Decorators are higher order functions that take a function as an argument, modify it, and return it.
Let's look at the following code for ways on how to "decorate" functions.
def with_logging(func): """A decorator which adds logging to a function.""" def inner(*args, **kwargs): print("Before function call") result = func(*args, **kwargs) print("After function call") return result return inner def add_one(n): print("Adding one") return n + 1 # Redefine function add_one by wrapping it within with_logging function add_one = with_logging(add_one) # Another way to redefine a function - using a decorator @with_logging def add_two(n): print("Adding two") return n + 2 print(add_one(1)) print(add_two(1))
Before function call Adding one After function call 2 Before function call Adding two After function call 3
In this example, we see a decorator (with_logging) and two different syntaxes for applying the decorator to a function. The decorator is implemented here as a function which encloses another function. Because the inner function (inner()) calls the function being decorated (func()) and returns its result, it still behaves like this original function. Part of this is the use of *args and **kwargs - these allow our decorated function to accept any arguments or keyword arguments and pass them directly to the function being decorated. Our decorator in this case does not need to modify any of the arguments, so we do not need to know what they are. Any additional behaviour we want to add as part of our decorated function, we can put before or after the call to the original function.
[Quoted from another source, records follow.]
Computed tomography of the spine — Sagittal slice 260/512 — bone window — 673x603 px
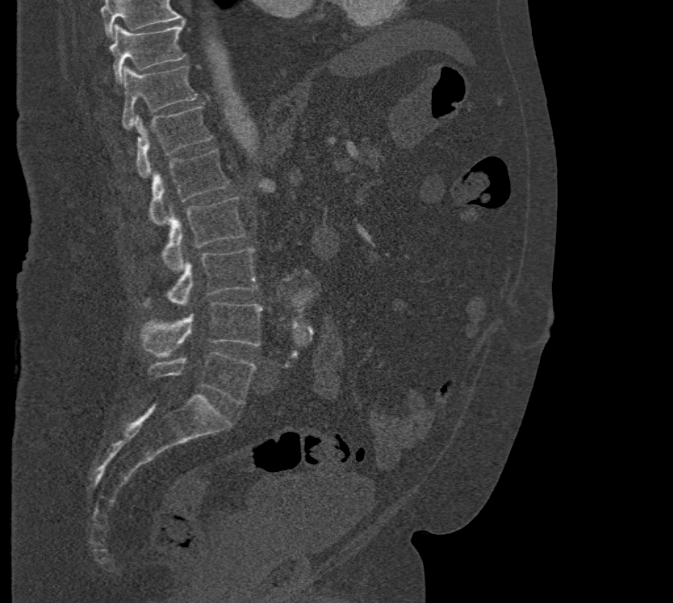 Each box given as x1,y1,x2,y2.
No box is given to a vertebra that the top edge of the scan cuts off.
T10: x1=110, y1=22, x2=186, y2=82
T11: x1=121, y1=66, x2=197, y2=129
T12: x1=134, y1=106, x2=212, y2=178
L1: x1=148, y1=149, x2=229, y2=225
L2: x1=162, y1=196, x2=245, y2=271
L3: x1=142, y1=249, x2=258, y2=308
L4: x1=139, y1=302, x2=263, y2=357
L5: x1=147, y1=352, x2=257, y2=404

Here we print some text both before and after the decorated function, to show the order in which events happen.
We also see in this example the two different ways in which a decorator can be applied. The first of these is to use a normal function call (with_logging(add_one)), where we then assign the resulting function back to a variable - often using the original name of the function, so replacing it with the decorated version. The second syntax is the one we have seen previously (@with_logging). This syntax is equivalent to the previous one - the result is that we have a decorated version of the function, here with the name add_two. Both of these syntaxes can be useful in different situations: the @ syntax is more concise if we never need to use the un-decorated version, while the function-call syntax gives us more flexibility - we can continue to use the un-decorated function if we make sure to give the decorated one a different name, and can even make multiple decorated versions using different decorators.
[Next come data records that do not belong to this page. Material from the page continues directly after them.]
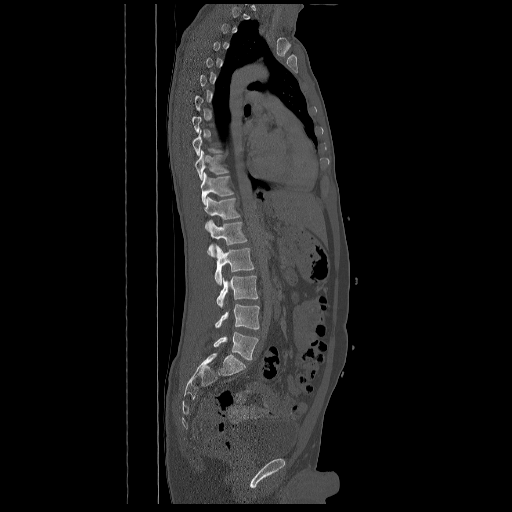
Spine computed tomography; sagittal view; W/L 1800/400 HU
A vertebra gets a box only on the slices from the first to the last where its cross-section is at least a third of its largest; on a slice outside that range it gets none.
<vertebrae><v name="T9" x1="193" y1="131" x2="221" y2="155"/><v name="T10" x1="195" y1="150" x2="228" y2="180"/><v name="T11" x1="200" y1="172" x2="234" y2="204"/><v name="T12" x1="204" y1="197" x2="240" y2="231"/><v name="L1" x1="207" y1="221" x2="247" y2="256"/><v name="L2" x1="214" y1="244" x2="253" y2="285"/><v name="L3" x1="216" y1="276" x2="258" y2="307"/><v name="L4" x1="215" y1="304" x2="259" y2="330"/><v name="L5" x1="213" y1="331" x2="258" y2="359"/></vertebrae>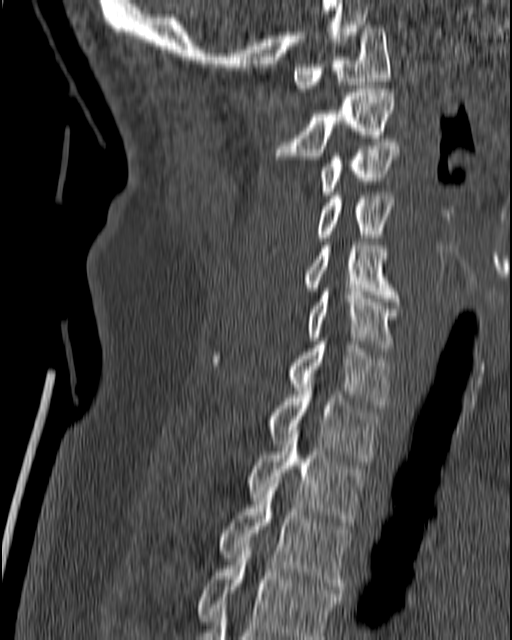

Spine computed tomography. sagittal view
Box values are [left, top, right, bottom] in pixels.
{"vertebrae":{"C1":[291,25,390,91],"C2":[271,89,395,159],"C3":[319,142,399,195],"C4":[271,192,394,248],"C5":[302,242,401,301],"C6":[305,288,398,351],"C7":[214,341,390,408],"T1":[265,388,378,461],"T2":[246,430,367,529],"T3":[217,480,350,593],"T4":[196,544,341,639]}}

Measuring Performance Using Decorators

One small task you might find a useful case for a decorator is measuring the time taken to execute a particular function. This is an important part of performance profiling.
Write a decorator which you can use to measure the execution time of the decorated function using the time.process_time_ns() function. There are several different timing functions each with slightly different use-cases, but we won’t worry about that here.
For the function to measure, you may wish to use this as an example:
def measure_me(n): total = 0 for i in range(n): total += i * i return total

Key Points

  • First-Class Functions: functions that can be passed as arguments to other functions, returned from functions, or assigned to variables.
  • Lambda Functions: small, nameless functions defined in the normal flow of the program with a keyword lambda.
  • Higher-Order Functions: a function that has other functions as one of its arguments.
  • Map, Filter and Reduce: built-in higher order functions in Python that use lazy evaluation.
  • Comprehensions: a more Pythonic way to structure map and filter operations.
  • Generators: similar to list comprehensions, but behave differently and not evaluated until you iterate over them.
  • Decorators: higher-order functions that take a function as an argument, modify it, and return it.